#### WHAT THIS TASK INVOLVES:
Take the entries that follow and return exactly the lines from the one holding "69.1 | 66 |" through the one holding "70.2 | 65.9 |", both included. Nothing else is needed.

#### MATERIALS PROVIDED:
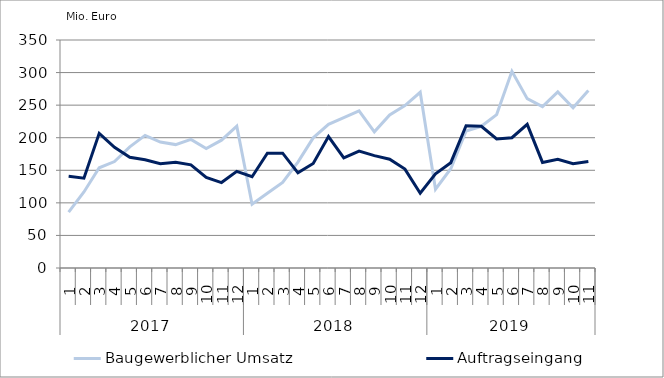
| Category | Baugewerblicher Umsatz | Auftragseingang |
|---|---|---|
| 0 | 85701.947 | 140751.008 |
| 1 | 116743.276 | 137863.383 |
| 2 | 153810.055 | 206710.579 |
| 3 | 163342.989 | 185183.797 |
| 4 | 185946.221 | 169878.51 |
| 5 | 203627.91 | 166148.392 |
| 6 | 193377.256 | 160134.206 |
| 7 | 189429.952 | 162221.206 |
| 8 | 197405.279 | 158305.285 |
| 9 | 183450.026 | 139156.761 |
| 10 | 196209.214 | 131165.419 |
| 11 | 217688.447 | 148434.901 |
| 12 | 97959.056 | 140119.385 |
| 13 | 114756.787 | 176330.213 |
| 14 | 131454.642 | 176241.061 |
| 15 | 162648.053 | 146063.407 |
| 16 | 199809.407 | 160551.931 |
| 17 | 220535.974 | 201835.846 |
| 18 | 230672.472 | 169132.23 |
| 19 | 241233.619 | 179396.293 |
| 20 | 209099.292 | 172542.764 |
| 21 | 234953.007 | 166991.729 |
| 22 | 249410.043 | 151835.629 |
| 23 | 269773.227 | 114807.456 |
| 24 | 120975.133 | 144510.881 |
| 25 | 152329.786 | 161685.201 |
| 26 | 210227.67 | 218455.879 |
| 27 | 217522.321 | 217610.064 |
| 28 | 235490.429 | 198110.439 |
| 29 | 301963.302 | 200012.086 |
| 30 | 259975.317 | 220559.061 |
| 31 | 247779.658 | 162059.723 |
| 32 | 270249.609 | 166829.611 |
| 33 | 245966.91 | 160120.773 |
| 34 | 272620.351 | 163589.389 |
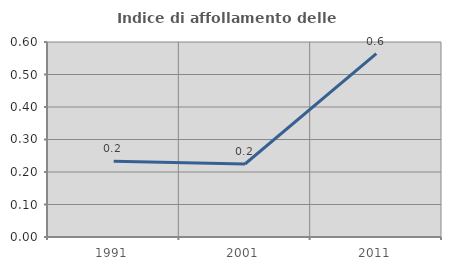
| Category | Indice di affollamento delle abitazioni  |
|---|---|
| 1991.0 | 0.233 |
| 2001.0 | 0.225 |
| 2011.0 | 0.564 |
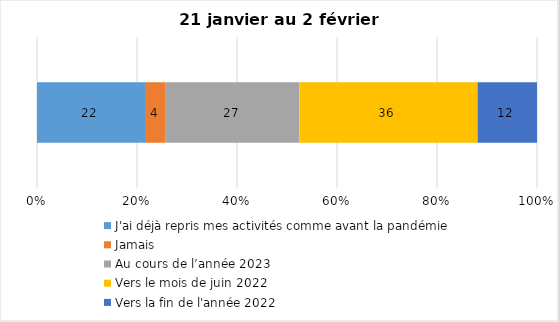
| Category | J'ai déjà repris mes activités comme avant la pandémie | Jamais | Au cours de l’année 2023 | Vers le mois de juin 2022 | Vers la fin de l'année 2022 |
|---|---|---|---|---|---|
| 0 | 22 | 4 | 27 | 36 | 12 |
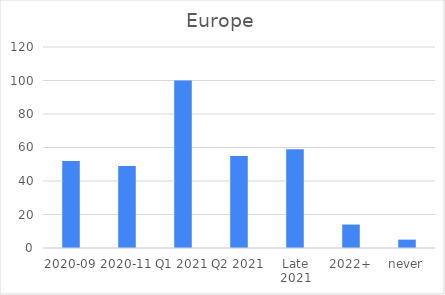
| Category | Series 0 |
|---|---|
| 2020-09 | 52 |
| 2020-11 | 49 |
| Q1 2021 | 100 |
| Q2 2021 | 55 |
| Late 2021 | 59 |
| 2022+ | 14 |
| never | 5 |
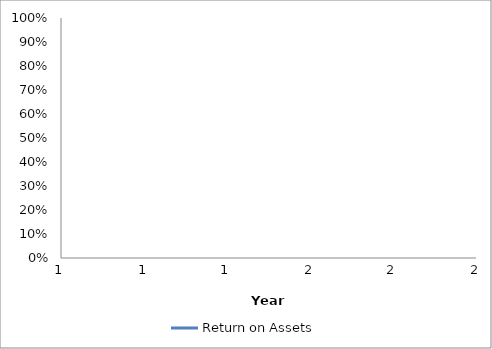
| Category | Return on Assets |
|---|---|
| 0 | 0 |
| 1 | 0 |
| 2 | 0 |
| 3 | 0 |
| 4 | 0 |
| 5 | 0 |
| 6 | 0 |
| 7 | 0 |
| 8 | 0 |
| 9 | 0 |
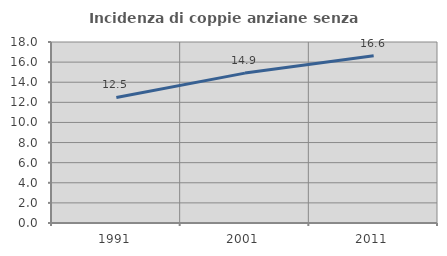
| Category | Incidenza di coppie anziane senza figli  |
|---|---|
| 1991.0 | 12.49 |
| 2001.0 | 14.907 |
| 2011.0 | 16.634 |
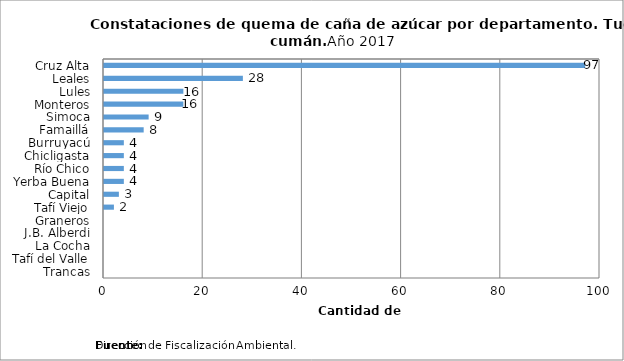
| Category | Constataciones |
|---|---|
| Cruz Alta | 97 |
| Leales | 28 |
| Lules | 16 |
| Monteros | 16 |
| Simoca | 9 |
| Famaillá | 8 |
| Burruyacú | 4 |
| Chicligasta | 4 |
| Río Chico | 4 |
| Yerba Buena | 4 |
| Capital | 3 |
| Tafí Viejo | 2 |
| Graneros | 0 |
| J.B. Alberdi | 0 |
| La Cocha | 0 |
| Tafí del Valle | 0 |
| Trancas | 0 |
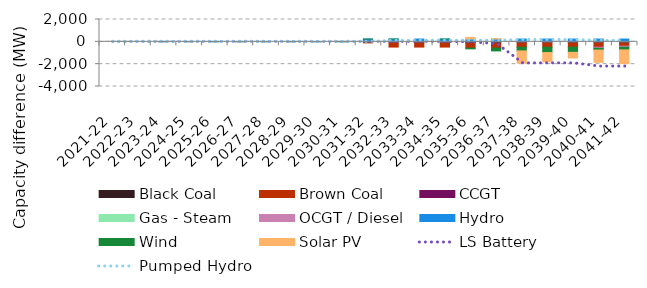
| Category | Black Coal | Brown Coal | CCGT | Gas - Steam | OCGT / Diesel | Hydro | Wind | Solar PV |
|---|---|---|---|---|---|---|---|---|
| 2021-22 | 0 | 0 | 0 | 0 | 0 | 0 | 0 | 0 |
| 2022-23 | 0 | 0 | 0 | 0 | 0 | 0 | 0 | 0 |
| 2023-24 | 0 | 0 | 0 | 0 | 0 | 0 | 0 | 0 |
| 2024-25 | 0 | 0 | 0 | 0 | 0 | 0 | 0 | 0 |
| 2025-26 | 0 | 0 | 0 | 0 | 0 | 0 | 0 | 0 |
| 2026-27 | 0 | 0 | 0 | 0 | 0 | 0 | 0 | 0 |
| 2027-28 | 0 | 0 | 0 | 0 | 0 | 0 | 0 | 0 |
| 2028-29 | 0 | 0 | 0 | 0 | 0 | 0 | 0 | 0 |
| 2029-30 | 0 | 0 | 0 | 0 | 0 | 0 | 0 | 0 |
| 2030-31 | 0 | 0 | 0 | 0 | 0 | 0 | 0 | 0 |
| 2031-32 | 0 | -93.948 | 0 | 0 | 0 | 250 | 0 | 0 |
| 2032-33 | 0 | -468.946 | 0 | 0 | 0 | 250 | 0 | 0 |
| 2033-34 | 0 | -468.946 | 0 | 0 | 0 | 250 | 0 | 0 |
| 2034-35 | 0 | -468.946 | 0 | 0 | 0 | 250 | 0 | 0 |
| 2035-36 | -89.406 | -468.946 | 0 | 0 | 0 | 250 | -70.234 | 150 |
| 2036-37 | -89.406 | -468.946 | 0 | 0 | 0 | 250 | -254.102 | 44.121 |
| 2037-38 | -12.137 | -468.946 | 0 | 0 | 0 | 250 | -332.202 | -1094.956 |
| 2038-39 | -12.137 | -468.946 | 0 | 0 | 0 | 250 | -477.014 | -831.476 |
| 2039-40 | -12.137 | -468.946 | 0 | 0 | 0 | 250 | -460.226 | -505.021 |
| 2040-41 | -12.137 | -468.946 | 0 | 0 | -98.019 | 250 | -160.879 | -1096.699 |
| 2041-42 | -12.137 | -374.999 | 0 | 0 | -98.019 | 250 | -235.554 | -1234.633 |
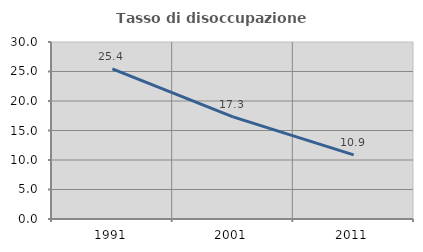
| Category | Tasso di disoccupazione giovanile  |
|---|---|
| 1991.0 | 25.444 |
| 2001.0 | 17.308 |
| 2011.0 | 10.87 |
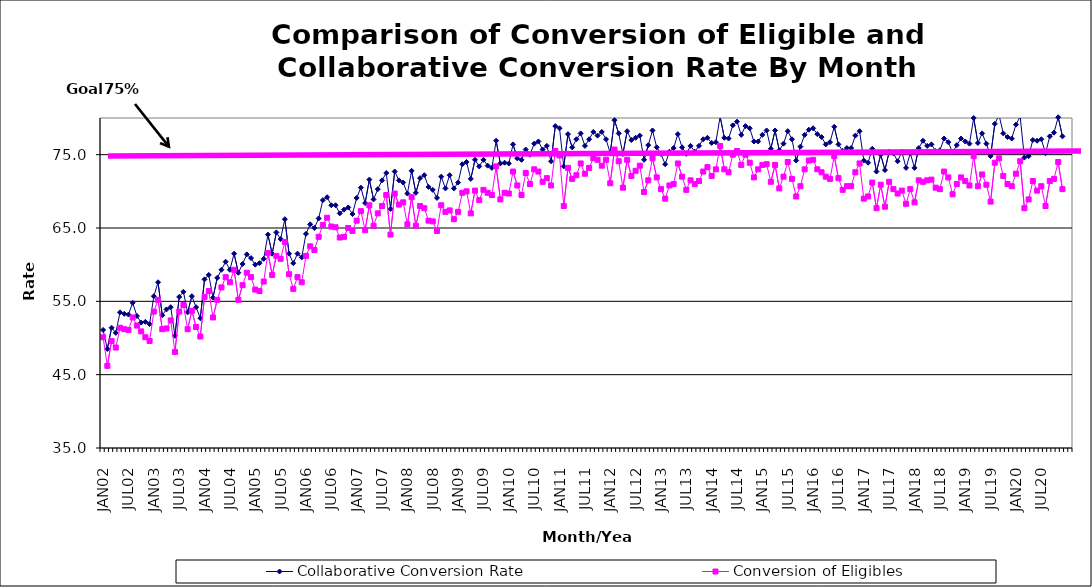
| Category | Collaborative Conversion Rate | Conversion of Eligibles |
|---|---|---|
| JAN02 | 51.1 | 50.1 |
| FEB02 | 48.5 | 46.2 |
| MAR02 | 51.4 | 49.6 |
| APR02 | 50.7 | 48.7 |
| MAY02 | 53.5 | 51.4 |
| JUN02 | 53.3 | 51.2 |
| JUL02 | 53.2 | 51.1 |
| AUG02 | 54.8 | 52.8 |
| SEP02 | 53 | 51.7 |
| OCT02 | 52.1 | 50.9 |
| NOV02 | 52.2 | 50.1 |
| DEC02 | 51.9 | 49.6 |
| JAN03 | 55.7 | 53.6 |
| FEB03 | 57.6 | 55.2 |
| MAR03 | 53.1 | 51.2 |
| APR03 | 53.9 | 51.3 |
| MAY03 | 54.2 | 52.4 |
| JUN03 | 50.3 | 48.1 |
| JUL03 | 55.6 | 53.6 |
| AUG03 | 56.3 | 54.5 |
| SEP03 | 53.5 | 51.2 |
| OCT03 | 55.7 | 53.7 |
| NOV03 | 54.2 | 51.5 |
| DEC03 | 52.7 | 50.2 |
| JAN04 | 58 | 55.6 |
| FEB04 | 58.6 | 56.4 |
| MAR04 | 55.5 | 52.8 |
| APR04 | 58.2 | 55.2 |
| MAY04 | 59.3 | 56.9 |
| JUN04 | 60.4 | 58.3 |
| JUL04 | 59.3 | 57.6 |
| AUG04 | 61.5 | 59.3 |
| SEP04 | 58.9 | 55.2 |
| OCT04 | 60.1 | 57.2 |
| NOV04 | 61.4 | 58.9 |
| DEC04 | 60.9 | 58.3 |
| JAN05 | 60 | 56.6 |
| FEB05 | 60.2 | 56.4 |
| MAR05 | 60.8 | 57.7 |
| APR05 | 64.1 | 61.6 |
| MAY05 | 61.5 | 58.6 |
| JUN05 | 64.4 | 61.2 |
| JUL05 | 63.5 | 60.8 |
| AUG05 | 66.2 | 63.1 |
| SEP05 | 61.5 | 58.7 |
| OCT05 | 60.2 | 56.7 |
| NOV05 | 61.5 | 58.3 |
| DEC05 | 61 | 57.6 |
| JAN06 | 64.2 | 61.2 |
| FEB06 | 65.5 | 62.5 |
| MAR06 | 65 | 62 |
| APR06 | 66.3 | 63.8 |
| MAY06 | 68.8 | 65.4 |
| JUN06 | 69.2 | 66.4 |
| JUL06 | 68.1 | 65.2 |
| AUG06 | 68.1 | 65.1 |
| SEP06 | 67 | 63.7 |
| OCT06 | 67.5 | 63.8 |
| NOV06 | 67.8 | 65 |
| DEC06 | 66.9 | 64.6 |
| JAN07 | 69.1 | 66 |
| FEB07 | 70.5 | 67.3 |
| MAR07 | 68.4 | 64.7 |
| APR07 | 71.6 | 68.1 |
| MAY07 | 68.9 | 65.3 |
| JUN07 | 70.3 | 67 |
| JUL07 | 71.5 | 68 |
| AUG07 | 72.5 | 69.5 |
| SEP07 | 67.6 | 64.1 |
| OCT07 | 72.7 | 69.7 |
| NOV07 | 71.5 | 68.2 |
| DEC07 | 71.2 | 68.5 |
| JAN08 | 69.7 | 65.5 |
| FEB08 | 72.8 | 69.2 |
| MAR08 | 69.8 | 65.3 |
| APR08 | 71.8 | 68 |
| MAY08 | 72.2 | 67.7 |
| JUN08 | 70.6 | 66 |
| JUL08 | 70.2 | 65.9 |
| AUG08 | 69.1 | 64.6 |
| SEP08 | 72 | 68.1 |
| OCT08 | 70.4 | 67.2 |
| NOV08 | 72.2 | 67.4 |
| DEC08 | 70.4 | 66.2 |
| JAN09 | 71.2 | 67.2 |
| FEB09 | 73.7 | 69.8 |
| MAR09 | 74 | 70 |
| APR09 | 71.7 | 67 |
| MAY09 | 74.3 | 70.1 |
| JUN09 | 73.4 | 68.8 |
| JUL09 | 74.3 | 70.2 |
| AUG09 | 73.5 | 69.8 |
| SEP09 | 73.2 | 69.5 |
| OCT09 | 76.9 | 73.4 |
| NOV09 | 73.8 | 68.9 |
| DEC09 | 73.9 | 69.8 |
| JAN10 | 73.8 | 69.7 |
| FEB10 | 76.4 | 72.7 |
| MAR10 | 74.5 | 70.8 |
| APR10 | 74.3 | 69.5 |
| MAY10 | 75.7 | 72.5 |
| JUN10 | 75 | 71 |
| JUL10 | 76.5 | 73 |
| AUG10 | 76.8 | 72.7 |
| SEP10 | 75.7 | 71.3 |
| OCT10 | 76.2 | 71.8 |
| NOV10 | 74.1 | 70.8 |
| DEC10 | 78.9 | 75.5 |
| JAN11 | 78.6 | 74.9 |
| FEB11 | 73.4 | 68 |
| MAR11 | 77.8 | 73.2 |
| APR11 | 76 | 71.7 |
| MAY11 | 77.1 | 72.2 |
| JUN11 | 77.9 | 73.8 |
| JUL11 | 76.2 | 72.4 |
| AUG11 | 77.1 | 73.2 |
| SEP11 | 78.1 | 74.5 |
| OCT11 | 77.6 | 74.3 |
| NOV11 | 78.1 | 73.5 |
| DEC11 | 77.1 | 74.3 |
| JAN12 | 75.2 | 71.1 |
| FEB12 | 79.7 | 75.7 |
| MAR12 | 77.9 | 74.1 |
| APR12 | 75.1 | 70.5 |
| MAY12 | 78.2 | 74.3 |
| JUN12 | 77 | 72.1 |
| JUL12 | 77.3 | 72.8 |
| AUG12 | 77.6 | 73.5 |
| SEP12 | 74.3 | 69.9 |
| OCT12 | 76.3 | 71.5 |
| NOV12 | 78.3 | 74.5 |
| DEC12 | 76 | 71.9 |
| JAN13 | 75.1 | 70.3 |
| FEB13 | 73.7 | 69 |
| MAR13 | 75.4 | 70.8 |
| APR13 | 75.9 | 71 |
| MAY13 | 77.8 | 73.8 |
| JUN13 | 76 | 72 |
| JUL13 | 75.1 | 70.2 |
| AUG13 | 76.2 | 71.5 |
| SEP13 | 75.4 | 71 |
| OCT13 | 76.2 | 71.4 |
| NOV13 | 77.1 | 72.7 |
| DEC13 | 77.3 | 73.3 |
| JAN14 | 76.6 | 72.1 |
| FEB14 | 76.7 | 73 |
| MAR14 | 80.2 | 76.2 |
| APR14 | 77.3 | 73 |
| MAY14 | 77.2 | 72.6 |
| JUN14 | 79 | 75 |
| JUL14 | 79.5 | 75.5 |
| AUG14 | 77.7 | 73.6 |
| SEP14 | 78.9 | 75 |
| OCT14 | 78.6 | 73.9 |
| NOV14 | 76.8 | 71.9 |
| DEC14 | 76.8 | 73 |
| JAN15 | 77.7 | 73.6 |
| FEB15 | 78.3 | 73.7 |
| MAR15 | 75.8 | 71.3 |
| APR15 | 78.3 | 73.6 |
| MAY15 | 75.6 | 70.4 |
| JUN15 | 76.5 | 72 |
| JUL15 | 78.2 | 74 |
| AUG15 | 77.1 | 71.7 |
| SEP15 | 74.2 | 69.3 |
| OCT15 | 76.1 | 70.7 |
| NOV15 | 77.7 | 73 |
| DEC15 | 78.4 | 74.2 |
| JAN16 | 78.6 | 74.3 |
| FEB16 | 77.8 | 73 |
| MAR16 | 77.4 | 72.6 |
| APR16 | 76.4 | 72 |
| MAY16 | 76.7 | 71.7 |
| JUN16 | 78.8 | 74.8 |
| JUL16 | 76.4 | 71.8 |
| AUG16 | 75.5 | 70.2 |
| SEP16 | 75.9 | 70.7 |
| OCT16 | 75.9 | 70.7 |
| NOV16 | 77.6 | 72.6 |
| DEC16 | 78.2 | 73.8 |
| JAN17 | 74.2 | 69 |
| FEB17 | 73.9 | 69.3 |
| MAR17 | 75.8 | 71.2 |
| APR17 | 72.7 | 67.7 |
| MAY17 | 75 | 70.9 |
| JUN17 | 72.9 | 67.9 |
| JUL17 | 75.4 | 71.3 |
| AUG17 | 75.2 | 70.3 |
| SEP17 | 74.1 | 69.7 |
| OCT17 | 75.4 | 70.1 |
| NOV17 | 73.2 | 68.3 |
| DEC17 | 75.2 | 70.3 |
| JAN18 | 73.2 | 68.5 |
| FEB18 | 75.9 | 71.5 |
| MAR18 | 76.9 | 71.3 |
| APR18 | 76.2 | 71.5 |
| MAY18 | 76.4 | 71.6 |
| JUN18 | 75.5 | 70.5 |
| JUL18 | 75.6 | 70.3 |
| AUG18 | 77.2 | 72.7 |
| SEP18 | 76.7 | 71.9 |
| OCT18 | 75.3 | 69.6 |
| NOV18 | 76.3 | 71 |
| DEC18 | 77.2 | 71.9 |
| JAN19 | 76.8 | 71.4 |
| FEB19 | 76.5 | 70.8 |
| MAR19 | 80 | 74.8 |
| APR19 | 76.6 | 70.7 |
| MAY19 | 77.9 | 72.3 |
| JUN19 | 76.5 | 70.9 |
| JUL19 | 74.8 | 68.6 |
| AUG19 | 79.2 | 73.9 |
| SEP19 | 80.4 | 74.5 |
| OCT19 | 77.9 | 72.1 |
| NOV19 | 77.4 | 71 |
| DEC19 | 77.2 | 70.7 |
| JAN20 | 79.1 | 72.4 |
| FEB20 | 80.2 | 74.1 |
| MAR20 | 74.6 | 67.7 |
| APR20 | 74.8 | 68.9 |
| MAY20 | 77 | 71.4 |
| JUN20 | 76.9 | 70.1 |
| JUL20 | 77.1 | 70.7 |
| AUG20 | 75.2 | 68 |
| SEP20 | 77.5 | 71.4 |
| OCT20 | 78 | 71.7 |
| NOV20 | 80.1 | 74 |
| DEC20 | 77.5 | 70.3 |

#### ANSWER BELOW:
| JAN07 | 69.1 | 66 |
| FEB07 | 70.5 | 67.3 |
| MAR07 | 68.4 | 64.7 |
| APR07 | 71.6 | 68.1 |
| MAY07 | 68.9 | 65.3 |
| JUN07 | 70.3 | 67 |
| JUL07 | 71.5 | 68 |
| AUG07 | 72.5 | 69.5 |
| SEP07 | 67.6 | 64.1 |
| OCT07 | 72.7 | 69.7 |
| NOV07 | 71.5 | 68.2 |
| DEC07 | 71.2 | 68.5 |
| JAN08 | 69.7 | 65.5 |
| FEB08 | 72.8 | 69.2 |
| MAR08 | 69.8 | 65.3 |
| APR08 | 71.8 | 68 |
| MAY08 | 72.2 | 67.7 |
| JUN08 | 70.6 | 66 |
| JUL08 | 70.2 | 65.9 |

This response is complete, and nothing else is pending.